Could you attach the supervisor & ingestion specs you’re using for the Kafka and Hadoop jobs?

Sure, here they are

hadoop_specfile.txt (6.94 KB)

imetrics_spec.txt (4.52 KB)

Hey Drew,

For interoperating between hadoop/kafka the segmentGranularity needs to match. In your files one is HOUR and one is DAY. Could you try adjusting them such that they are the same? (Probably changing Hadoop to DAY is easiest)

Could you guys clarify what the normal, expected behavior for late arrivals is in this kind of configuration? We’re still on tranquility-based indexing.

Are the late events dropped, written into different segments, or somehow appended to the existing segments?

Regards,

Max

Later events are written into new segments that become part of an existing segment set. The new Kafka indexing service never drops messages by default.

For running both Hadoop indexing and new Kafka indexing on the same dataSource, one possibility is to not run Hadoop indexing at all! The new Kafka indexing service is designed to offer exactly once ingestion, and reprocessing is possible through a “kappa architecture” sort of setup. For many use cases this can make Hadoop indexing unnecessary.

If you do want to run Hadoop indexing too, there are some caveats in the current version of things.

  1. Coexistence only works if the segment sets generated by Hadoop are of a compatible segmentGranularity and is using “numbered” or “linear” shardSpecs. Hadoop indexing is not currently guaranteed to always create those kinds of shardSpecs – it only does so for “hashed” partitionSpecs and only if you have more than one shard per time window.

  2. Druid’s interval based write locking prevents a Kafka indexing task from loading data into an interval that is currently being indexed by a Hadoop task. If some older data comes into Kafka, this can cause Kafka indexing to block waiting for the historical Hadoop task to finish. It will then append the message into the new segment set created by that Hadoop task. But, the blocking affects even new real-time ingestion.

For the time being, if you are running both Hadoop and the new Kafka indexing on the same dataSource, you can work around both of those by running more like a “classic” Druid hybrid batch/realtime pipeline using the “lateMessageRejectionPeriod” config (this behaves sort of like windowPeriod and can prevent the Kafka tasks from trying to write to segment sets generated by Hadoop).

We intend to make this all work more seamlessly in a future version.

Thanks for the clarification, Gian.

I agree with you that this approach has huge advantages, especially if you do not care to run Hadoop.

So this is accomplished with partitioning?
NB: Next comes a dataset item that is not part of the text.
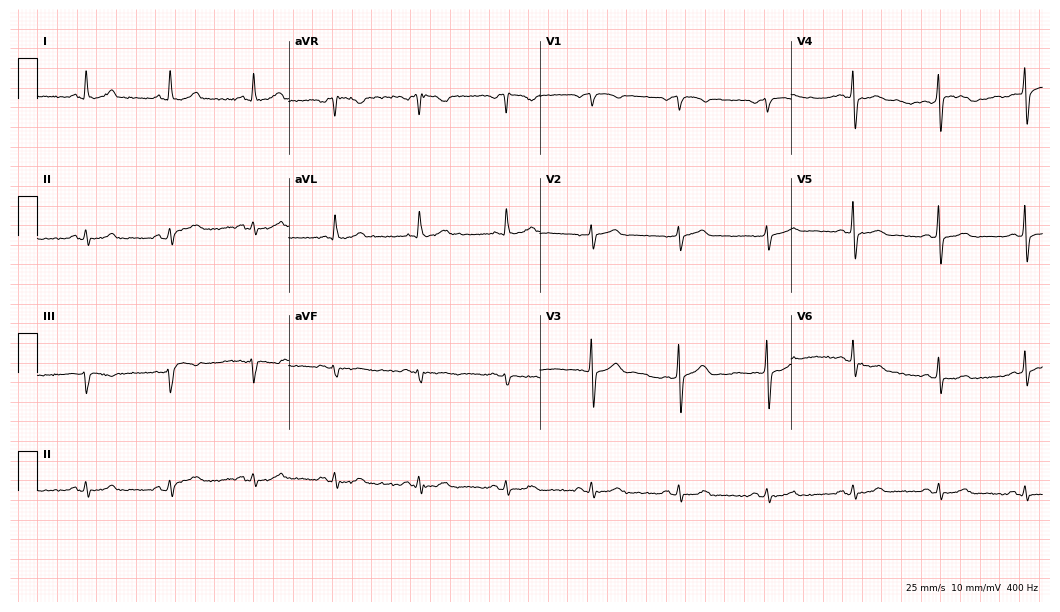
ECG (10.2-second recording at 400 Hz) — a 43-year-old male. Labelled as a normal ECG.

For each segment granularity in which we receive any events, we can expect a new partition?

I can imagine there is a performance trade-off if you receive many late events. For example, if I am indexing hourly, and I get stragglers for 2 days, I could potentially have 48 very small partitions for each hour, which would make queries do a lot of extra requests. I suppose one could re-ingest the partitions and merge them at a later time.

Sorry to hi-jack this thread :slight_smile:

Excellent explanation Gian. I tried switching the kafkaIndexTask to granularity of Day and it was the same problem, but having incompatible shard spec explains it. We only do a 3 day log retention in kafka and we’re kicking hadoop jobs off via the CLI. It sounds like setting lateMessageRejectionPeriod=1H and lagging the hadoop rebuilds by 3-4 days so it’s not overwriting anything that could come over kafka would be a decent compromise?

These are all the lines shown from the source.